Quarta-feira, 24 de junho de 2026
Por Redação do Jornal O Sul | 24 de junho de 2026
Em plena atividade aos 91 anos, o artista plástico e ilustrador Joaquim da Fonseca é o convidado da próxima edição da série de bate-papos “Roda de Cultura”, do Hotel Praça da Matriz (HPM), a partir das 15h de quarta-feira (1º). O mestre gaúcho da aquarela compartilhará com o público memórias e conhecimentos, executando – ao vivo – uma pintura em aquarela, técnica da qual é considerado um dos grandes mestres no Rio Grande do Sul.
A entrada é gratuita e aberta ao público, porém com vagas limitadas mediante reserva pelo whatsapp (51) 98595-5690. Endereço: Largo João Amorim de Albuquerque nº 72 (a menos de 100 metros do Theatro São Pedro), no Centro Histórico de Porto Alegre.
Sobre o convidado
Alegretense radicado na Capital desde 1948, Joaquim da Fonseca possui trajetória profissional que o torna um nome essencial nas artes plásticas e gráficas do Rio Grande do Sul.

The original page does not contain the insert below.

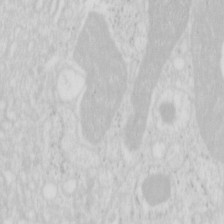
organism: Mouse
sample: Pancreas

Estudou com alguns dos maiores mestres do Instituto de Belas Artes, foi editor da antológica Revista do Globo, integrou a equipe de desenhistas da agência de propaganda MPM, obteve pós-graduação nos Estados Unidos e lecionou durante vários anos em instituições como a UFRGS.
Mas foi a produção constante como pintor e ilustrador que o tornou conhecido além das fronteiras gaúchas, sobretudo com aquarelas que retratam cenários e personagens urbanos ou rurais. Além de telas emolduradas em museus, galerias e coleções particulares, seu estilo inconfundível tem sido colocado a serviço de diversos livros de viagem, autorais ou em parceria com colegas igualmente icônicos – a colaboração com Luis Fernando Verissimo na série aberta por “Traçando Porto Alegre” e que logo se estendeu a Nova York, Roma, Paris, Madrid e Tóquio.
O gestor cultural Cézar Prestes define a obra do amigo de longa data: “A genialidade em brincar entre o figurativo e o abstrato, com traços e manchas de cor sugestivas, fazem suas aquarelas terem vida, como se o espectador estivesse vendo um filme. Joaquim tem uma capacidade especial de retratar o entorno com olhar sensível para cenários e costumes, resultando em um “carimbo” que faz dele uma referência nacional. É também um mestre gentil que divide conhecimento e está sempre apreendendo, inclusive com os jovens”.
Espaço HPM
Inaugurado como imóvel residencial no final da década de 1920, o palacete do Largo João Amorim de Albuquerque nº 72 abriga há 50 anos o Hotel Praça da Matriz. O empreendimento passou por ampla revitalização e, sob o comando da família Patrício desde 2014, hospeda anônimos e famosos, além de abrigar o Espaço Cultural HPM, com foco em exposições, saraus, lançamentos de livros e outros eventos.
A origem do imóvel remonta a Luiz Alves de Castro (1884-1965), o “Capitão Lulu”, dono do famoso cabaré-cassino “Clube dos Caçadores”, instalado de 1914 a 1938 na rua Andrade Neves (a poucas quadras dali) e enaltecido por cronistas e escritores como Erico Verissimo. A fortuna amealhada pelo empresário com a atividade ainda bancou, na mesma época, a construção do imponente edifício que hoje sedia o Espaço Cultural Força e Luz (Rua da Praia).
Contratado por Lulu, o engenheiro e arquiteto teuto-gaúcho Alfred Haasler projetou quatro andares com subsolo, pátio interno e dois diferenciais naquele tempo: garagem e sistema francês para calefação de água, tudo em estilo eclético, com mármores, azulejos e outros materiais importados. O conjunto está inventariado como de interesse histórico pelo Município e contemplado com o programa Monumenta, permitindo a recuperação de fachada, cobertura e estrutura elétrica.
O proprietário não teve muito tempo para aproveitar tamanho requinte, pois migrou no início da década de 1930 para o Rio de Janeiro, ampliando atividades (foi sócio do Cassino da Urca e dono de diversos empreendimentos). Com o decreto federal que em 1946 proibiu os jogos-de-azar, Lulu se desfez do seu patrimônio em Porto Alegre. O palacete junto à Praça da Matriz – até então alugado a terceiros – trocou de mãos e serviu como sede provisória do Clube do Comércio, dentre outras finalidades, até ser adquirido em 1949 por um comerciante cuja nora, Ilita Patrício, mantém hoje com a família o estabelecimento hoteleiro.